After the patient’s hospitalization, he continued to improve after his chest tube was removed and he followed up with cardiology outpatient and remained stable. The patient also completed repeat chest imaging, which showed resolution of the patient’s pneumothorax and pneumopericardium. He denied any further episodes of chest pain, shortness of breath or syncopal episodes and his pacemaker continued to remain stable and functional on subsequent interrogation.
Ipsilateral pneumothorax and cardiac perforation are not uncommon following pacemaker implantation; however, contralateral pneumothorax and pneumopericardium are extremely rare, with currently only three previous case reports documented [1,2]. In our patient, it appears that the right atrium lead perforated through the right atrium into the right pleural space creating a fistula between the pericardial and pleural spaces, seen in Figure 2 above. This resulted in pneumothorax and a contralateral pneumopericardium. Interestingly, previous case reports, such as Nantsupawat et al. [4], had demonstrated a very large P-wave on one of the perforations with symptoms developing one day after the procedure and all perforations had occurred with active fixation leads from three separate manufacturers [1,2]. In our patient, there was excellent intrinsic sensing of the P-waves, and no lead extraction was required.
Signs and symptoms in these patients include pleuritic chest pain, shortness of breath, hypotension, or completely asymptomatic. The first step usually taken is a lead interrogation and chest radiography is the mainstay used to detect a pneumothorax [3,4]. However, in our case, the CT scan revealed the pneumothorax and contralateral pneumopericardium. Risk factors for perforation include variations in the right atrium structure, the number of attempts in placing the lead, and the lead design [1,5,6]. In our patient, there were three attempts at lead placement.

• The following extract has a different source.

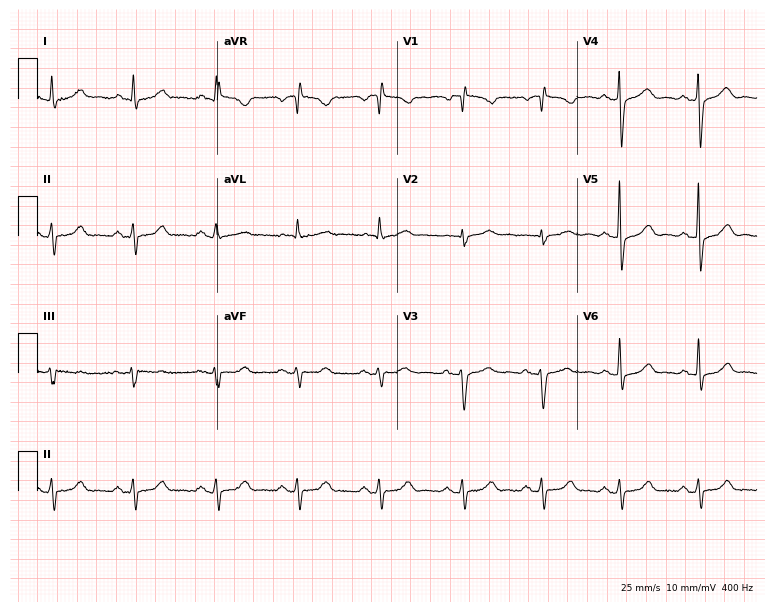
12-lead ECG from a female patient, 53 years old. Screened for six findings — first-degree AV block, right bundle branch block, left bundle branch block, sinus bradycardia, atrial fibrillation, sinus tachycardia — none is recorded.

Due to the rarity of pneumothorax and contralateral pneumopericardium after pacemaker implantation, there’s not a well-established management protocol [3,4,6]. Some patients may be treated with both a chest tube insertion and a lead extraction; however, conservative management may also be pursued [1,2,6]. Some patients may require a chest tube depending on the amount of air or blood leakage and the hemodynamic status of the patient [1]. If a pneumothorax involves greater than 10% of the pleura and if there was an associated hemopneumothorax, a chest tube should be inserted [1,2,6].

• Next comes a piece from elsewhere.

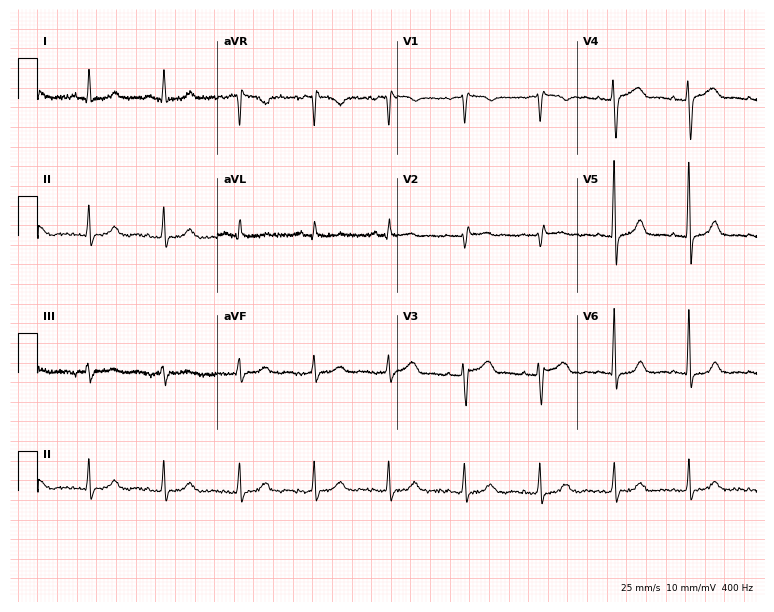
Electrocardiogram, a 57-year-old female. Overall reading on record: normal ECG.

Our case demonstrated a successful outcome with conservative management, after a patient developed a pneumothorax and contralateral pneumopericardium after a dual chamber pacemaker insertion. Conservative treatment may be used as a treatment option depending on the patient’s hemodynamic status, lead status and size of pneumothorax and pneumopericardium. However, the ideal management protocol for these patients would require further study.